### What you should do
In your copy, the records appear word for word and the pictures do not appear at all.

[Collection entries]
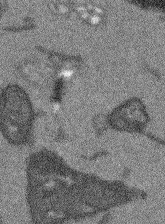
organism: Arabidopsis thaliana
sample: Root tip
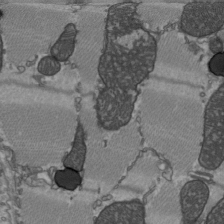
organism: C57BL Mouse
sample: Heart
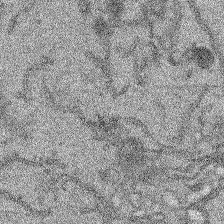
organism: Human
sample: HeLa cells
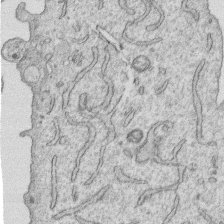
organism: Human
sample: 1205lu cells
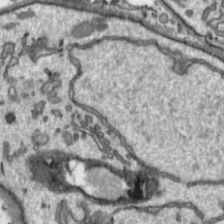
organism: Toxoplasma gondii
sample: Parasites in a vacuole inside a host cell
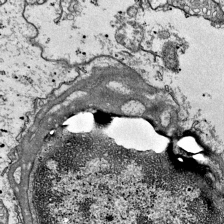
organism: Mouse
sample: Visual Cortex
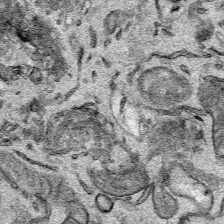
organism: Mouse
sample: Cancer cell death in ED-1 cells
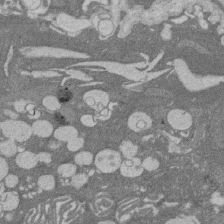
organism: Rat
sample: Salivary granule
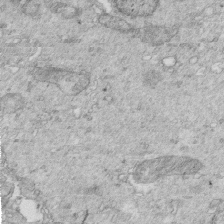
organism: Mouse
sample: Multiciliated cells
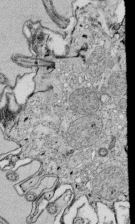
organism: Tetrahymena
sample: Cilia in tetrahymena
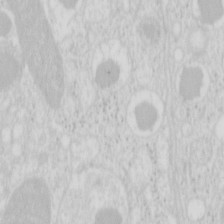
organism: Mouse
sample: Pancreas
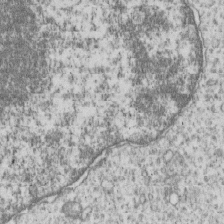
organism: Human
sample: MDA-MB-231 cells
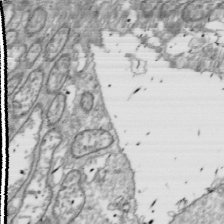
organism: Drosophila
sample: Cell division; meiosis; drosophila spermatocytes
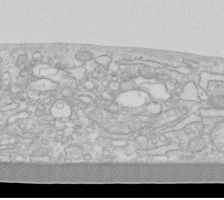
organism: Human
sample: Fibroblast cells

### Task output
organism: Arabidopsis thaliana
sample: Root tip
organism: C57BL Mouse
sample: Heart
organism: Human
sample: HeLa cells
organism: Human
sample: 1205lu cells
organism: Toxoplasma gondii
sample: Parasites in a vacuole inside a host cell
organism: Mouse
sample: Visual Cortex
organism: Mouse
sample: Cancer cell death in ED-1 cells
organism: Rat
sample: Salivary granule
organism: Mouse
sample: Multiciliated cells
organism: Tetrahymena
sample: Cilia in tetrahymena
organism: Mouse
sample: Pancreas
organism: Human
sample: MDA-MB-231 cells
organism: Drosophila
sample: Cell division; meiosis; drosophila spermatocytes
organism: Human
sample: Fibroblast cells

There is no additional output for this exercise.